Cisco's 2025 blog echoes this: "Enterprise and Public Sector lagging" persists, despite mobile's lead. Geoff Huston of APNIC, though not directly quoted here, has long highlighted NAT's "success" as IPv6's curse, a sentiment shared in broader discourse.

 

Regional disparities and policy mandates

Adoption skews geographically. Europe's regulatory push—France's 5G tie-in—contrasts the US's market-driven lag. Asia's mixed: India's 72 per cent stems from scale needs, while smaller nations trail. The Americas average 48 per cent, per APNIC, with Oceania at 40 per cent.

Mandates accelerate change. Belgium's police requirements and Sweden's early broadband spurred uptake, per Reddit analyses. Yet, without global coordination, divides persist, creating "digital vulnerabilities," as ARIN terms it.

 

Pathways to accelerate IPv6 rollout

To unstuck progress, experts prescribe multifaceted strategies. Prioritise access improvements—subsidised hardware, simplified tools—as the "real lever," per Internet Society's behavioural framework. Governments should enforce quotas, like the US's unmet 80 per cent.
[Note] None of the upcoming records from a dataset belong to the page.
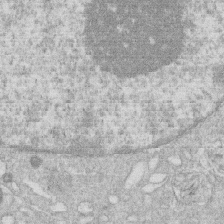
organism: Human
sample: Macrophage cells
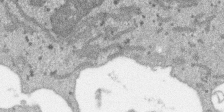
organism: Human
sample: Lung epithelial cells infected with SARS-CoV-2
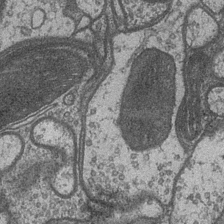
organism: Drosophila
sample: Optic medulla
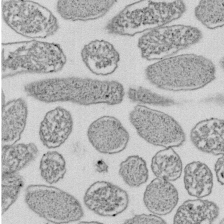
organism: E. coli
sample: Bacterial nucleoid
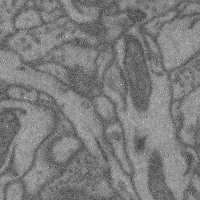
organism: Mouse
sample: Cerebral cortex
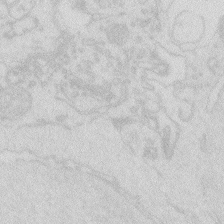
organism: Zebrafish
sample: Macrophage
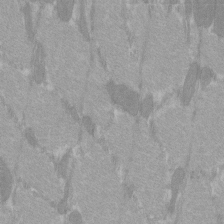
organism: C57BL Mouse
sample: Tibialis anterior muscle cell
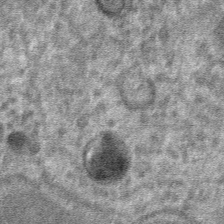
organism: Mouse
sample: Mouse hepatocytes
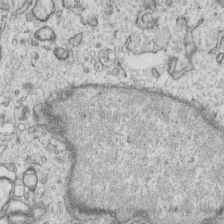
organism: Human
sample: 1205lu cells
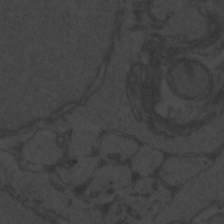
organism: Zebrafish
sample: Macrophage infected with Toxoplasma gondii
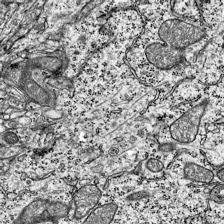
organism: Mouse
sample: Visual Cortex
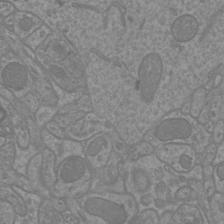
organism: Mouse
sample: Cortical neurons
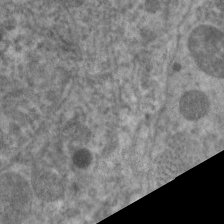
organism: C. elegans
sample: Pharynx
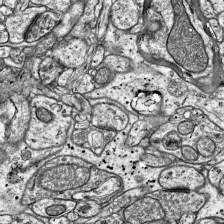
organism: Mouse
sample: Visual Cortex
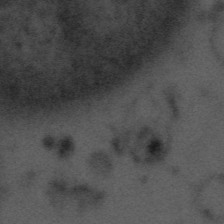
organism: Tuwongella immobilis
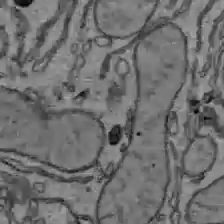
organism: C57BL Mouse
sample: Liver
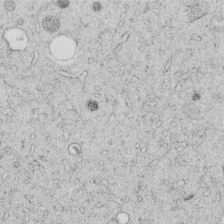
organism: C. elegans
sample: C. elegans embryo early stage
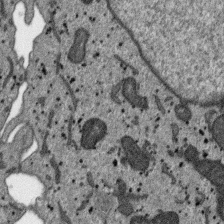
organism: Human
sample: Lung epithelial cells, uninfected (mock) control
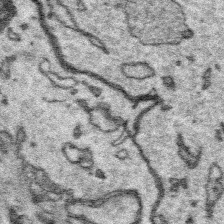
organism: Platynereis dumerilii
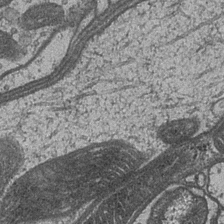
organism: Drosophila
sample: Optic medulla
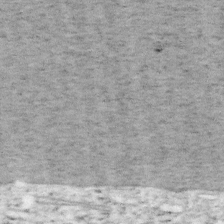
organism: Mouse
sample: OT-I killer T cells with ID8 ovarian cancer cells
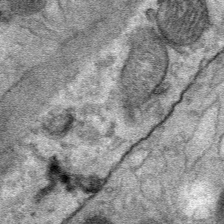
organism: Mouse
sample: Mouse Salivary gland
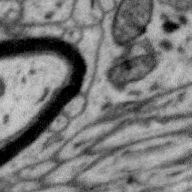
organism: Zebra finch
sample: Brain
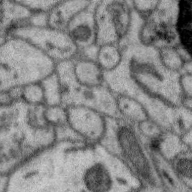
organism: Zebra finch
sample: Brain
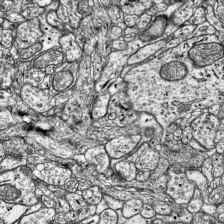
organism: Mouse
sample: Visual Cortex
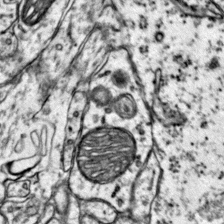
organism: Mouse
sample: Primary visual cortex
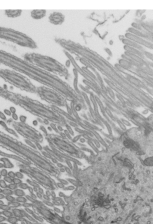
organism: Mouse
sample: Mouse epididymis efferent ductule cilia
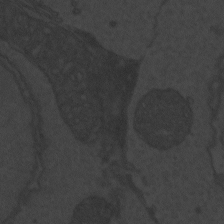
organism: Zebrafish
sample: Macrophage infected with Toxoplasma gondii
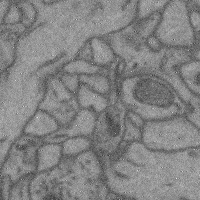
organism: Mouse
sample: Cerebral cortex
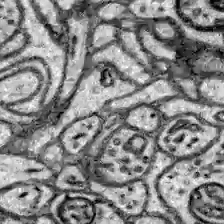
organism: Zebrafish
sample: Brain
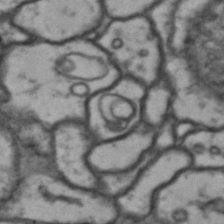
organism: Drosophila
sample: Brain
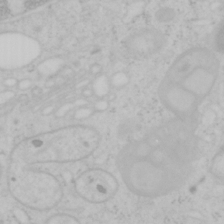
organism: Mouse
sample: OT-I killer T cells with ID8 ovarian cancer cells
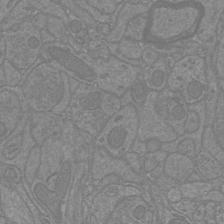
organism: Mouse
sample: Cortical neurons
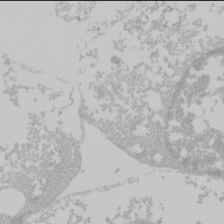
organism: Mouse
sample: Cancer cell death in ED-1 cells
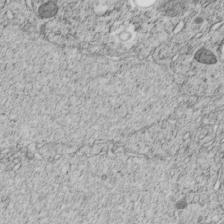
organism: C. elegans
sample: C. elegans embryo early stage
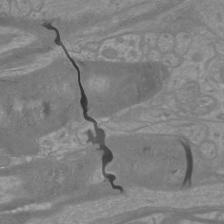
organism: Mouse
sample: Cortical neurons
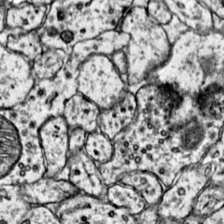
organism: Mouse
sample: Primary visual cortex
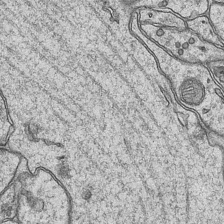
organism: Mouse
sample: CA1 Hippocampus
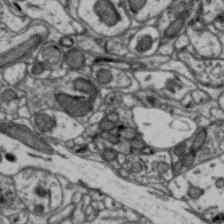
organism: Zebra finch
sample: Brain
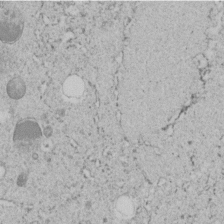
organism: C. elegans
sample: C. elegans embryo early stage
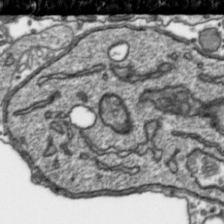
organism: Toxoplasma gondii
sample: Parasites in a vacuole inside a host cell
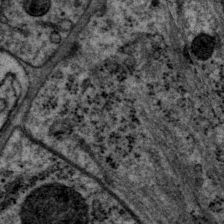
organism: P. pacificus
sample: Pharynx
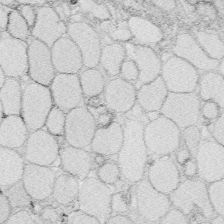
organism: Zebrafish
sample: Whole-Brain
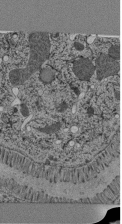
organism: C. elegans
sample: C. elegans pharynx
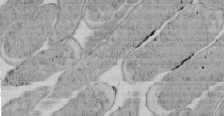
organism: E. coli
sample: Bacterial nucleoid
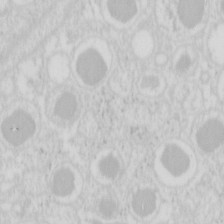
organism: Mouse
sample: Pancreas
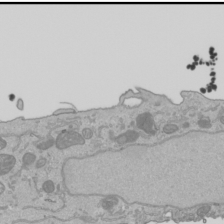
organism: Human
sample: Mitochondria in HCT116 cells
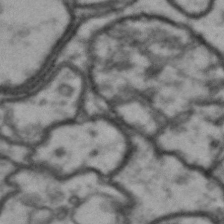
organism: Drosophila
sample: Brain
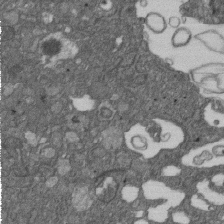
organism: Drosophila
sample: Nephrocyte
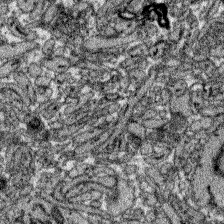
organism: Zebrafish
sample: Larval olfactory bulb
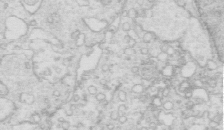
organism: Mouse
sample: Multiciliated cells
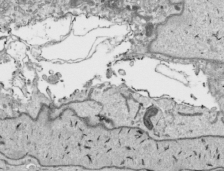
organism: Human
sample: Mitochondria in HCT116 cells
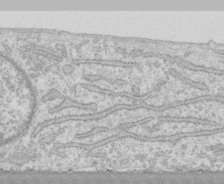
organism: Human
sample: CRL-1474
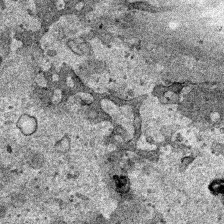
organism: Human
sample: Mitochondria in HCT116 cells
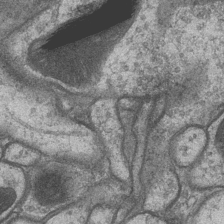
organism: Drosophila
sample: Optic medulla
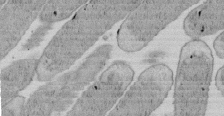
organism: E. coli
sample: Bacterial nucleoid
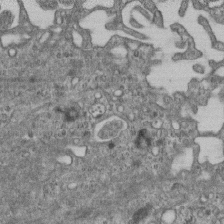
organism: Mouse
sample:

Philanthropic efforts, akin to Larus Foundation's, must scale education. Tech firms offer pro bono transitions; CDNs mandate IPv6 for partners. By 2030, full parity is feasible if incentives align, reducing translation costs and enhancing security.

 

The risks of prolonged delay

Lingering on IPv4 invites peril. Rising complexity from workarounds hikes breach risks; IPv6's native security—IPsec integration—mitigates this. Economic inequality festers: high IPv4 costs burden developing regions, stalling innovation.
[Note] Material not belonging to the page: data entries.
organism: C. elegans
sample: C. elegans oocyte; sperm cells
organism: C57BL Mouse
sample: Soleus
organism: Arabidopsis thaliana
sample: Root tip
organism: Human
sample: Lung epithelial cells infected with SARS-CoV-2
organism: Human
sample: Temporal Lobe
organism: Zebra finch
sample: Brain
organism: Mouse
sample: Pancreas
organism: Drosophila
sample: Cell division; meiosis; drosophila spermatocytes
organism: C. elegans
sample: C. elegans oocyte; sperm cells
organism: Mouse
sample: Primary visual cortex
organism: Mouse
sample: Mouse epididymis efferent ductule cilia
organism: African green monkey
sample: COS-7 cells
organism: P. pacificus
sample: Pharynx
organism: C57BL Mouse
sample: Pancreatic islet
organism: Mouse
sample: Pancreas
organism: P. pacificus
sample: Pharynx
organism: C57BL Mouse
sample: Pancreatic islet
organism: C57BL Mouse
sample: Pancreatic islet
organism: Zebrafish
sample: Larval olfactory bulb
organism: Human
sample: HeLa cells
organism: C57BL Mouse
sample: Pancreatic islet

As The New Stack warns, "Delaying the move to IPv6 will only increase complexity and cost." A 2026 tipping point looms, with regulatory pressures mounting.

 

Conclusion

IPv6 adoption's torpor in 2025—despite IPv4's obsolescence—stems from entrenched habits, costs and overlooked human factors. Yet, with voices like Žorz's urging action and models like the Larus Foundation illuminating paths, momentum builds. The internet's future demands not just addresses, but equitable access. Policymakers and providers must act, lest the digital divide deepens.


Frequently Asked Questions

1. What is the global IPv6 adoption rate as of December 2025?

It stands at approximately 43.88 per cent, based on native traffic to Google services, with variations by region and metric.

2. Why has NAT delayed IPv6 adoption?

NAT allows multiple devices to share one IPv4 address, averting shortages and reducing urgency for the address-rich IPv6 protocol.

3. How does the Larus Foundation contribute to IPv6 efforts?

Through education and advocacy workshops, it promotes internet governance participation, building awareness and skills for equitable IPv6 transitions.

4. What are the main technical challenges in adopting IPv6?

Legacy hardware incompatibility, doubled attack surfaces in dual-stack setups and scanning difficulties in IPv6's vast address space.

5. When might full IPv6 parity be achieved?

Experts predict 2030 or later, contingent on stronger mandates, cost reductions and behavioural shifts in enterprises and ISPs.